Derived values match provided values for the mean TPM of each x-axis grouping. Next step is to test a larger sample.

### Build workflow for handling data download sets

In [5]:
def summarize_new_df(df):
    
    # Build initial summary df with xLabel columns and TPM Mean
    df_summarized = df.groupby('xLabel')['tpm'].mean().round(2).reset_index()
    df_summarized = df_summarized.rename(columns={'tpm':'tpmMean'})

    # Add column for sample/row counts
    df_summarized['boxSampleCount'] = df.groupby('xLabel').size().tolist()

    return df_summarized

In [6]:
def compare_data(df_summarized, df_old):

    # Get only comparison columns from old data
    df_old = df_old[['xLabel', 'tpmMean', 'boxSampleCount']]

    # Sort data by x-axis label for comparison
    df_old = df_old.sort_values(by='xLabel', ascending=True).reset_index(drop=True)
    df_summarized = df_summarized.sort_values(by='xLabel', ascending=True).reset_index(drop=True)

    # Check for exact match
    comparison_result = df_summarized.equals(df_old)

    # Check for columns with mismatched values
    if not comparison_result:
        # Check x-Axis Labels
        match_xLabel = all(df_old['xLabel'] == df_summarized['xLabel'])
        # Use relative check of TPM mean with tolerance of 0.01 difference
        match_TPM = all(np.isclose(a=df_old['tpmMean'], b=df_summarized['tpmMean'], rtol=0.01))
        # Check sample counts
        match_boxSampleCount = all(df_old['boxSampleCount'] == df_summarized['boxSampleCount'])

        # If values still mismatched after tpmMean tolerance, list issues
        comparison_result = all([match_xLabel, match_TPM, match_boxSampleCount])
        if not comparison_result:
            return {
                'comparison_result': comparison_result,
                'match_xLabel': match_xLabel,
                'match_tpmMean': match_tpmMean,
                'match_boxSampleCount': match_boxSampleCount
                }

    return comparison_result

In [7]:
def compare_data_download_files(newDataPath, oldDataPath):
    new_files = os.listdir(newDataPath)
    old_files = os.listdir(oldDataPath)

    # Sort the files to ensure consistent order for comparison
    new_files.sort()
    old_files.sort()

    compared_data = []

    for new_file, old_file in zip(new_files, old_files):
        new_file_path = os.path.join(newDataPath, new_file)
        old_file_path = os.path.join(oldDataPath, old_file)

        if os.path.isfile(new_file_path) and os.path.isfile(old_file_path):
            # Ensure that new_file and old_file have the same filename
            if new_file != old_file:
                raise ValueError(f"The filenames {new_file} and {old_file} do not match.")

            # Read the TSV files into DataFrames
            df_new = pd.read_csv(new_file_path, delimiter='\t')
            df_old = pd.read_csv(old_file_path, delimiter='\t')

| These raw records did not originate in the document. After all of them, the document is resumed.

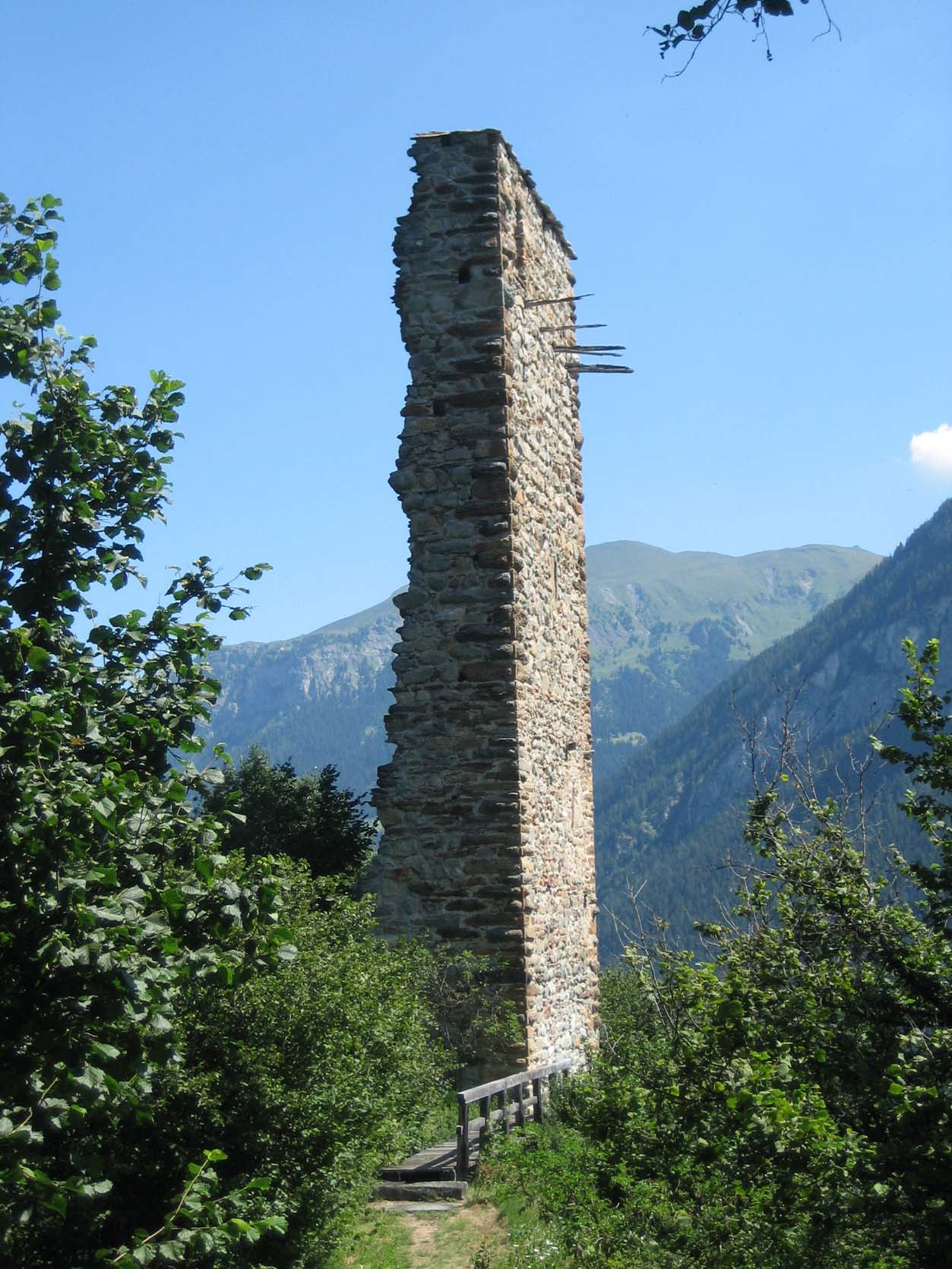 Fenster, Verputz mit Fugenstrich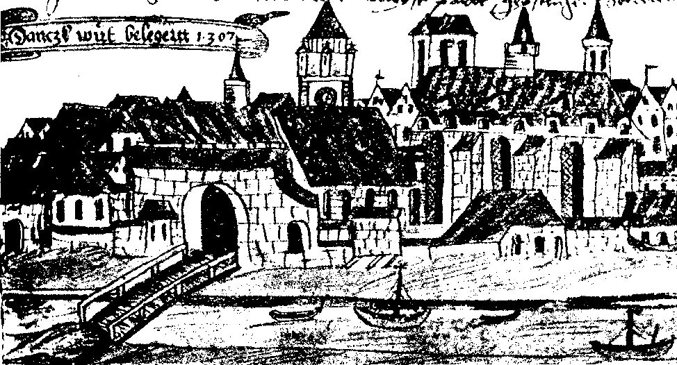 Brama Kogi w Gdańsku według rysunku z Kroniki Redana z 1553 roku.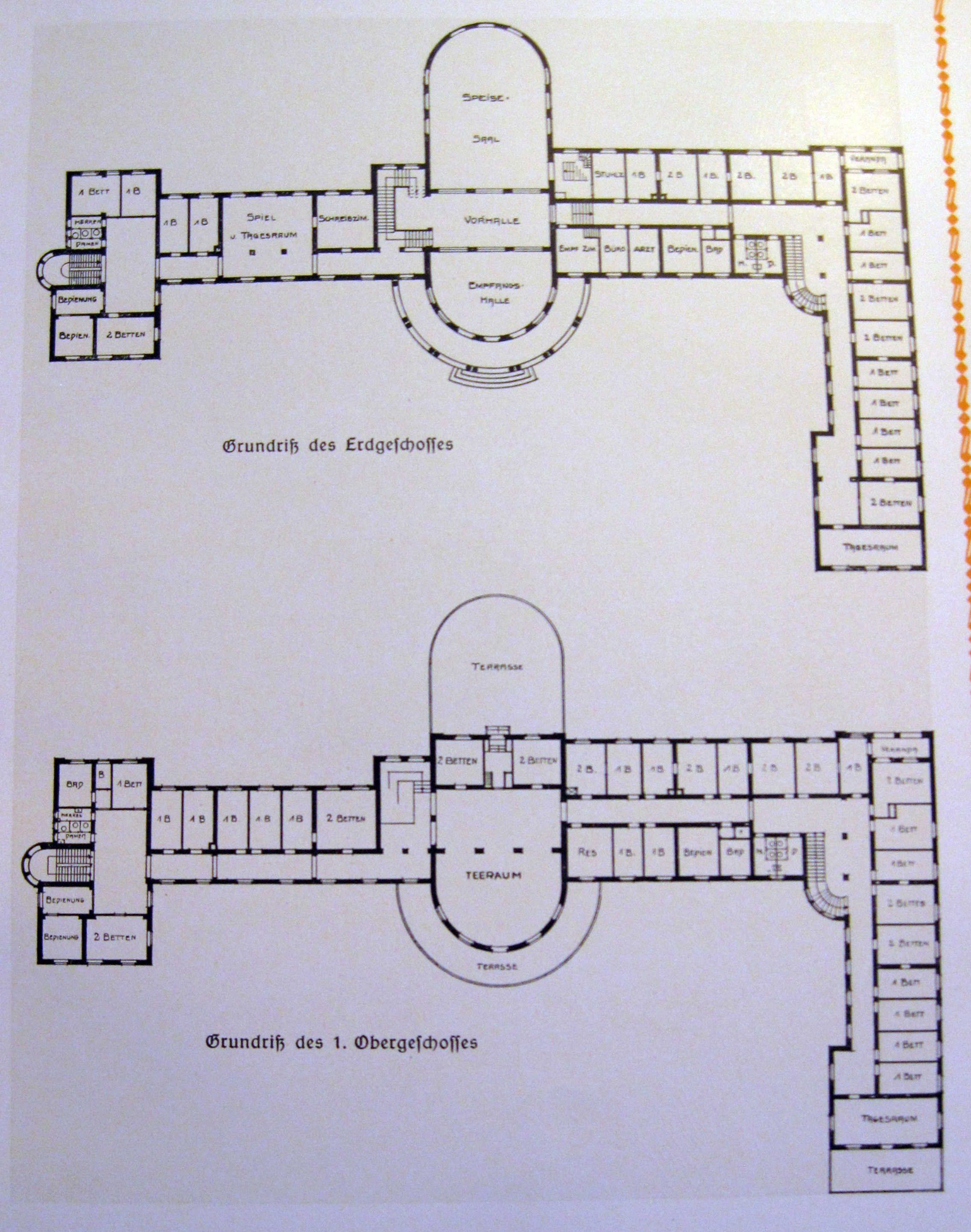 Grundrisse aus der Zeit vor 1925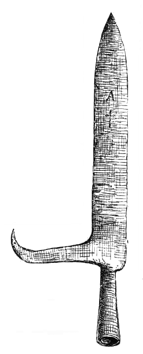 ilustracja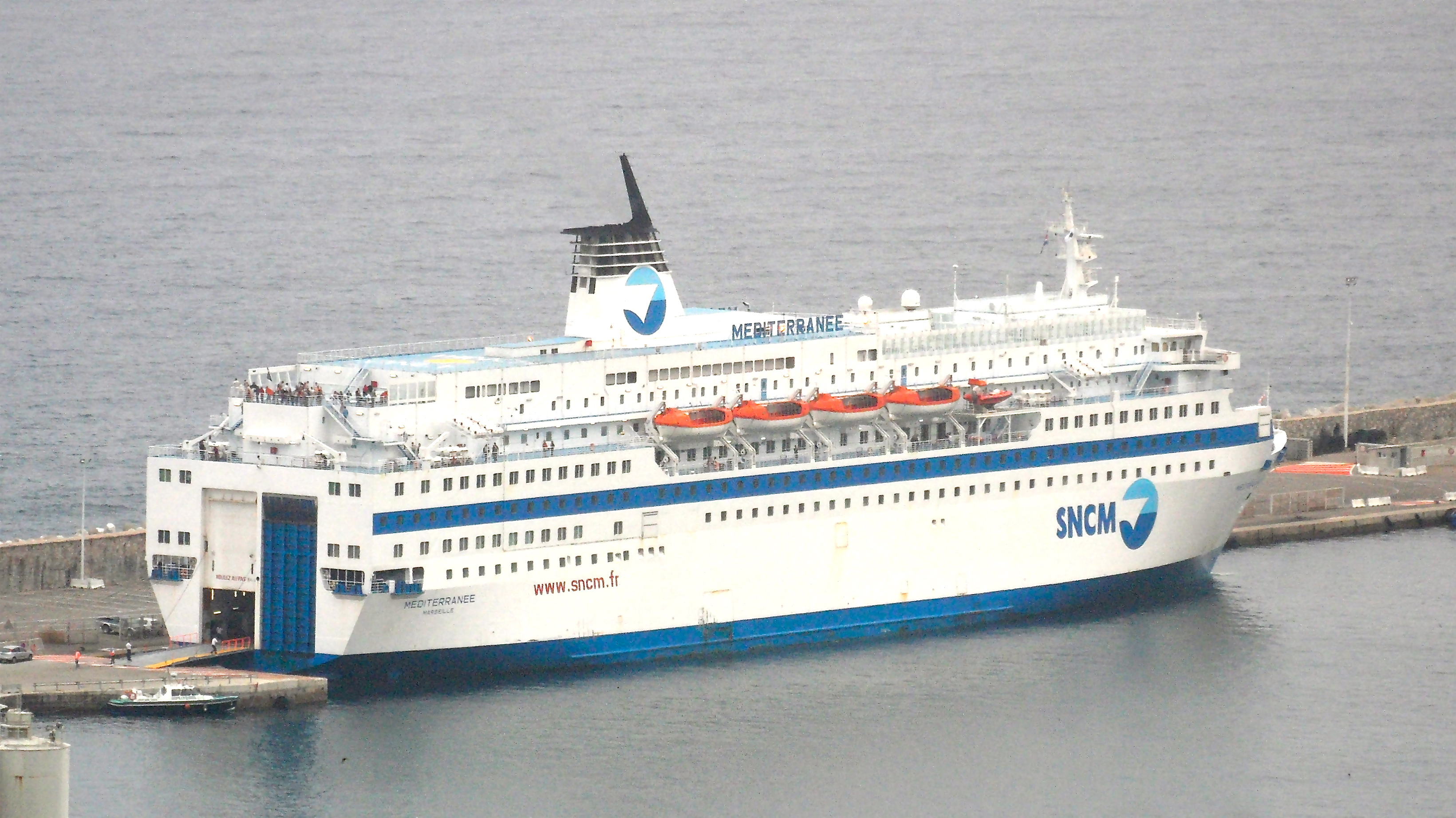 le Méditerranée de la SNCM à Bastia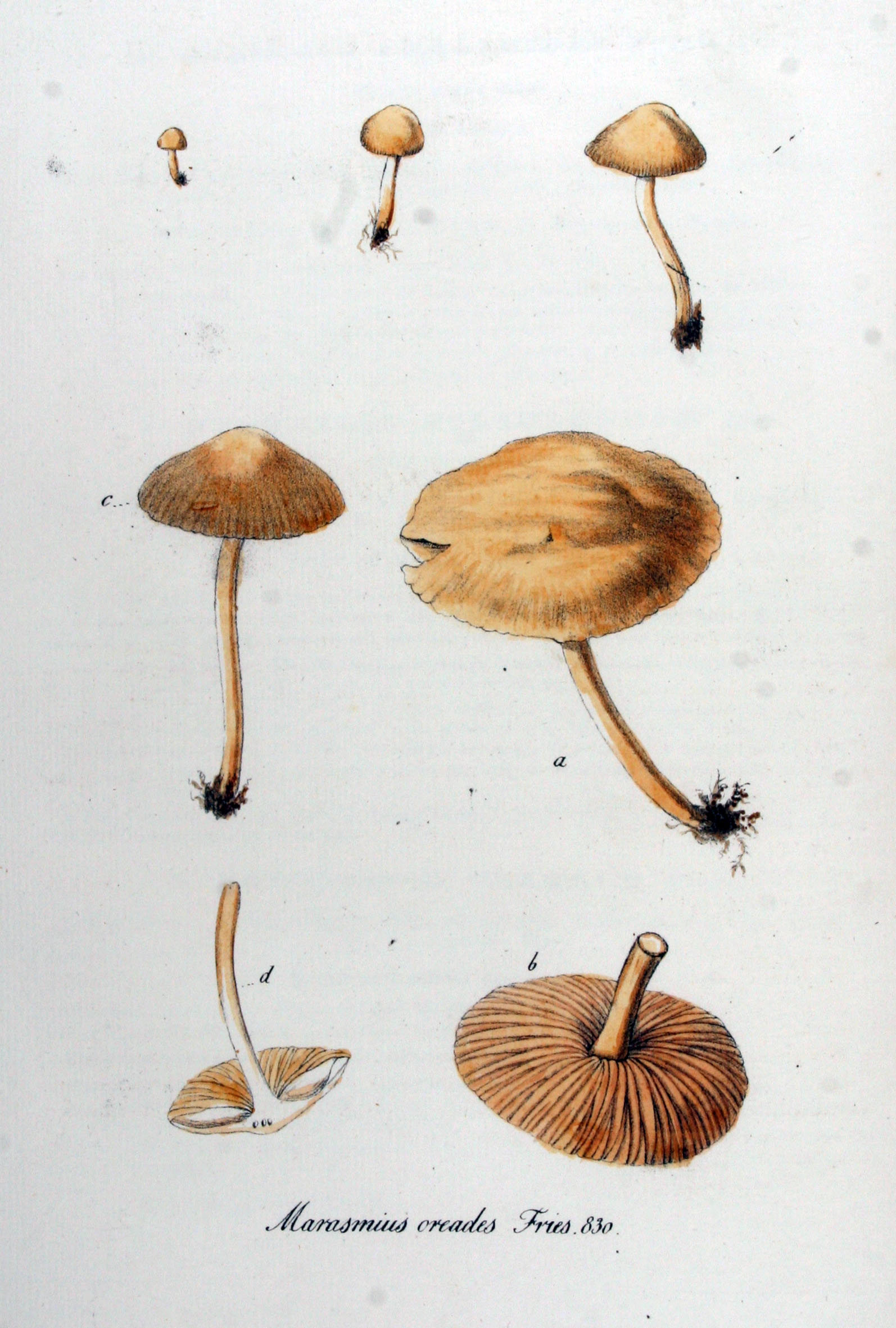 Marasmius oreades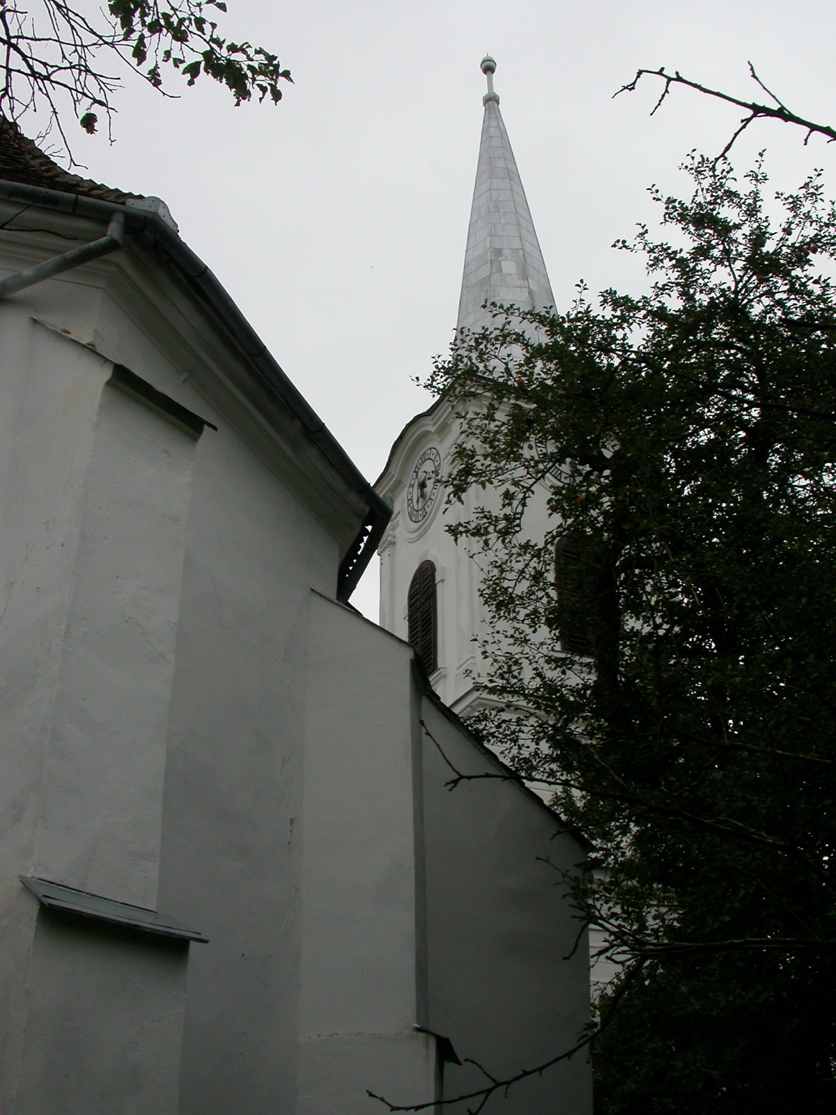 Ansamblul bisericii reformate, sec. XV - înc. sec. XIX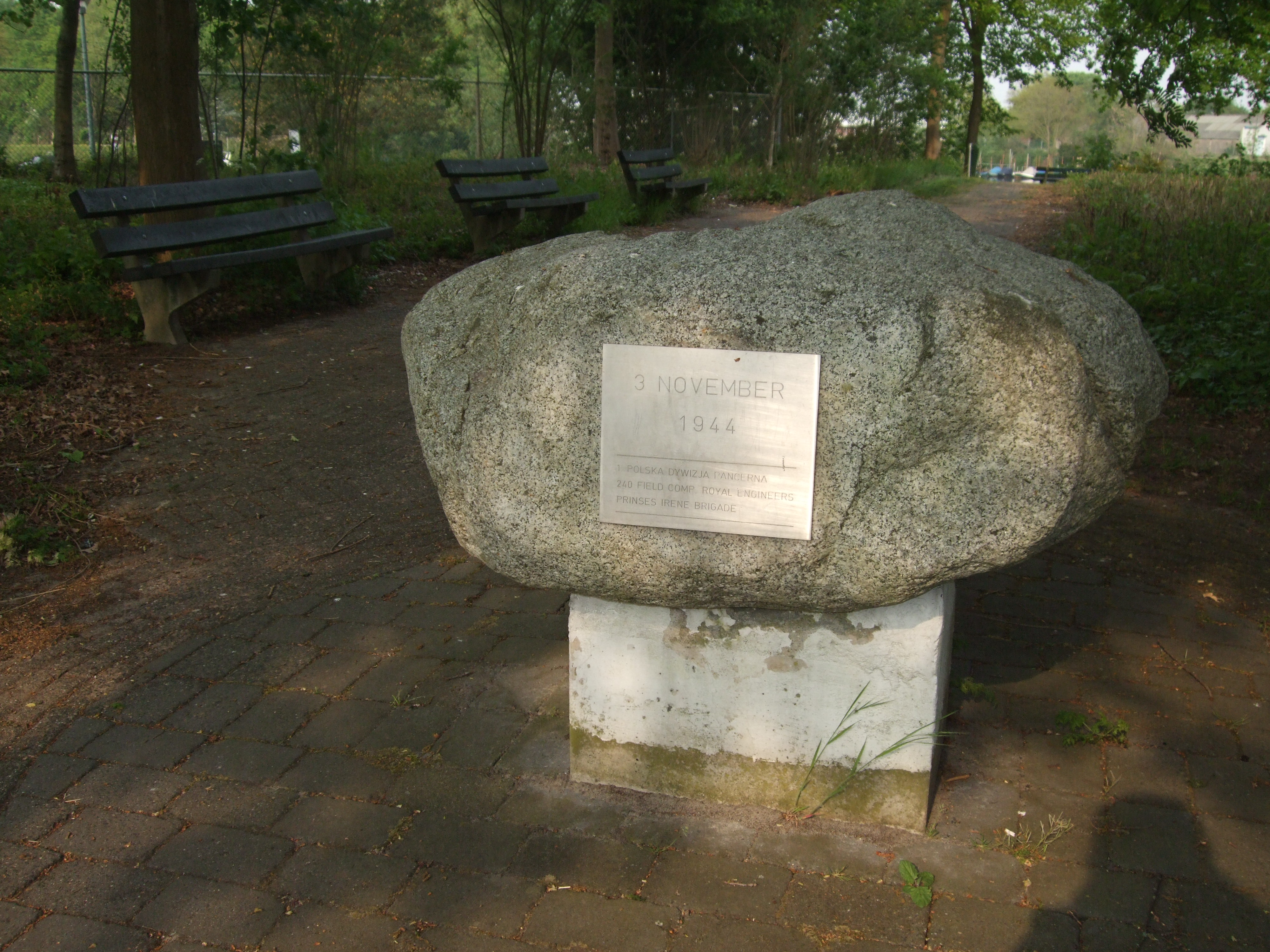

            # Summarize the new data to match format of old data
            df_summarized = summarize_new_df(df_new)

            # Compare the transformed DataFrame with the old DataFrame
            comparison_result = compare_data(df_summarized, df_old)

            if type(comparison_result)!=bool:
                comparison_result.update({"file:": new_file})

            # Append the comparison result to the list
            compared_data.append(comparison_result)

    return compared_data

### Run workflow to get results

In [8]:
# Define paths for new and old data directories
newDataPath = 'data/test/plotlyDownloads/newData/'
oldDataPath = 'data/test/plotlyDownloads/oldData/'

# Compare data!
results = compare_data_download_files(newDataPath, oldDataPath)

# If results are good, say so. If not, list issues
if all(results): 
    print(f"Success! New data downloads match old data downloads.")
else:
    print(f"Error: Some new data downloads DO NOT match old data downloads.")
    results

Success! New data downloads match old data downloads.